Paola sueña todavía con el Frente. Sueña que ella baila en el Tropitango mezclada en la multitud, pensando en que están peleados, y de pronto por los altoparlantes se escucha: “Paola, que te presentes en la puerta que te espera Víctor”, y ella sale, pero afuera no hay nadie. Y entonces, al rato, ella sigue bailando, y otra vez; “Paola, dice el Frente que te apures”, entonces ella sale, temerosa de que la espera para pelearse, para recriminarle que se fue a bailar sin él, y él está con las manos en los bolsillos y una sonrisa enorme: “¿Viste la joda que te hice? ¿Te asustaste, no?”. Paola sueña con que se van a comer un pancho juntos y después vuelven al baile de la mano, de novios. “Sueño con él, la otra vez soñé, y yo le conté a Sabina. Y mi mamá me dijo que cuando soñás con un fallecido es porque quiere que lo vayas a ver, entonces yo le dije que para el cumpleaños le voy a llevar flores. Soñé que yo iba a verlo al cementerio y él estaba parado y me decía que le gustaban las rosas amarillas, que quería que le llevara una rosa amarilla.
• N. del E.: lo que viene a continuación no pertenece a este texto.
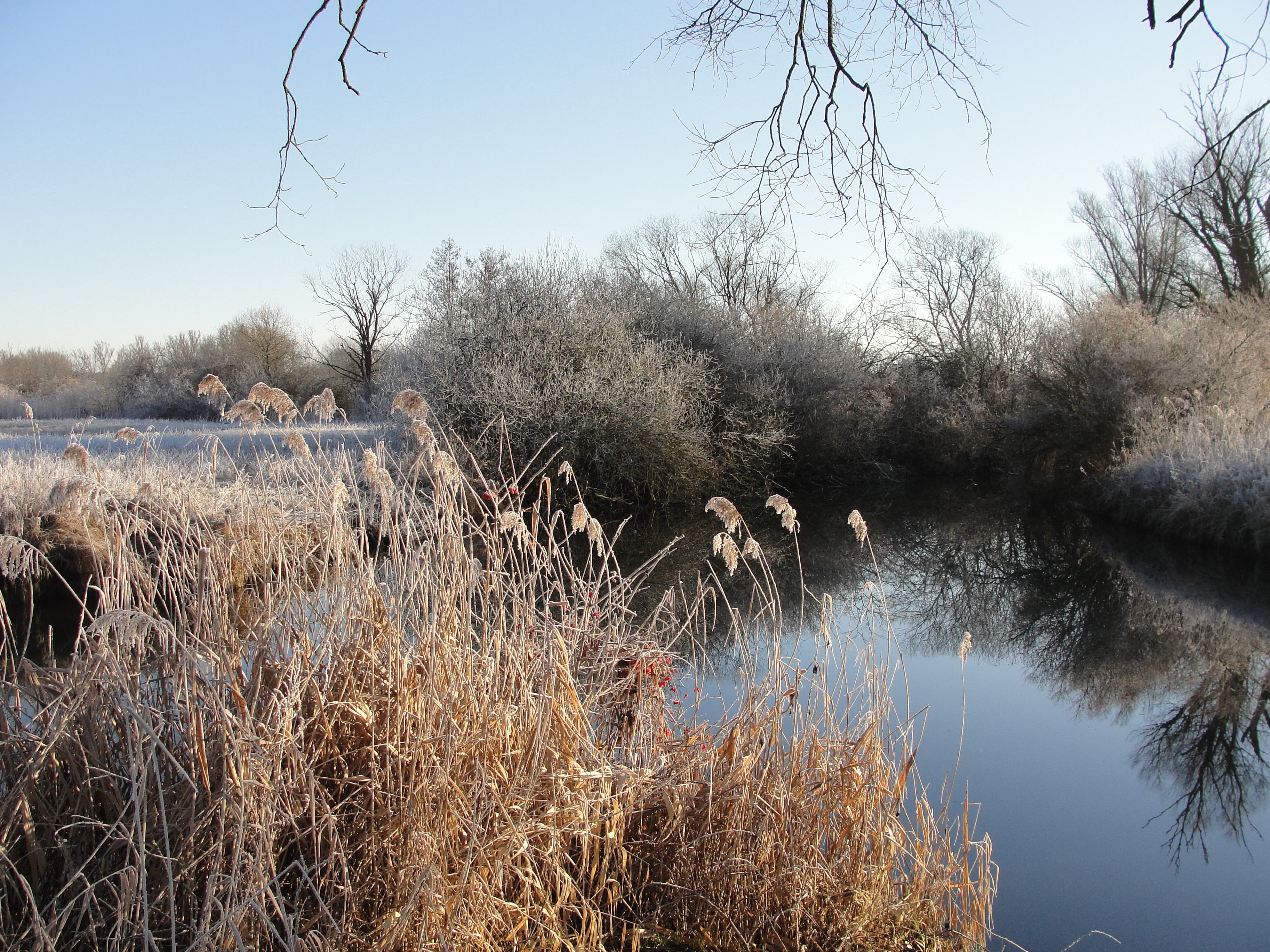 Alltwasserarm der Paar im Winter (LSG Paartal bei Waidhofen)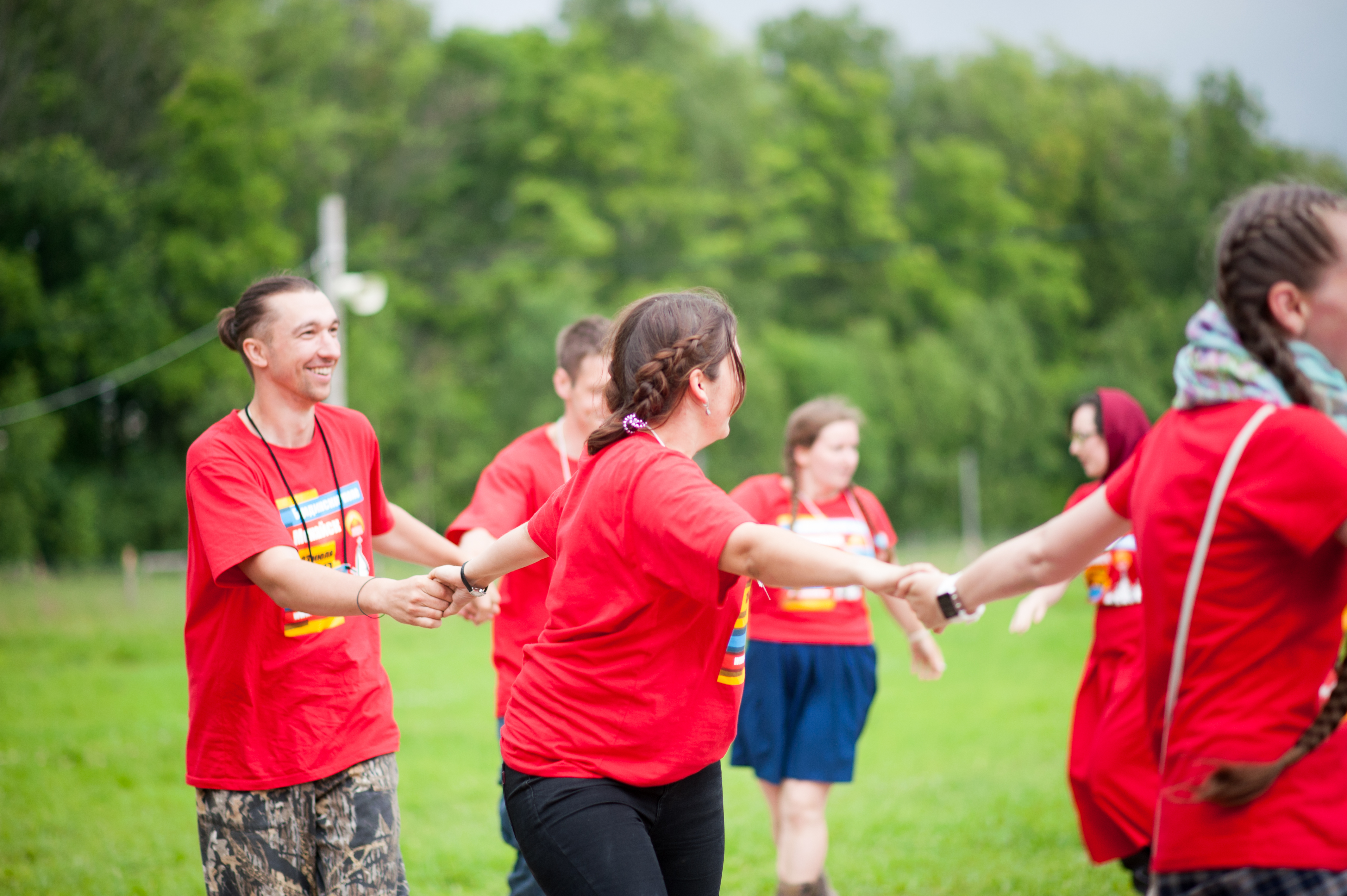 Хоровод из волонтёров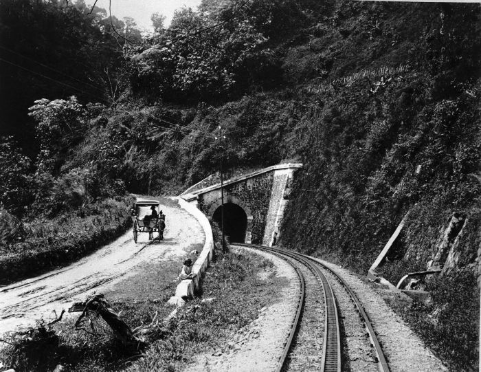 Foto. Weg en tandradspoor door de kloof van Anei, Sumatra`s Westkust

Yo le decía ‘¿cómo vos estás acá, si vos...?’. Y me decía: ‘Siempre voy a estar, siempre estoy’. No sé si será verdad, pero a veces estoy en mi casa y se escuchan ruidos, se escuchan cosas, entonces pienso ‘ahí está’. O creo que es mi primo, porque a mi primo también lo mató la policía. Pero más que nada pienso que puede ser Víctor, porque yo soñé que él me dijo que siempre va a estar. O capaz que siempre va a estar porque siempre soñaré con él. Yo creo que él puede ser una presencia especial, alguien capaz de aparecerse, o de cuidarte, de ser alguien superior por la manera superior que tenía de ser en vida. Él, aunque ladrón, siempre tuvo un corazón groso. Esa vez que con Manuel y Simón se robaron el camión de La Serenísima y se lo regalaron a la villa me lo acuerdo a él que también se había agarrado un yogur y se sentó ahí en la esquina. Miraba cómo los chicos se tomaban los yogures, y él se tomaba un bebible, y decía ‘esto es vida’.” [1].

[1]. Paola fue detenida por orden de un juez de San Isidro a comienzos de abril. Se la acusa del homicidio de su madre, asesinada mientras dormía de un tiro en la cabeza.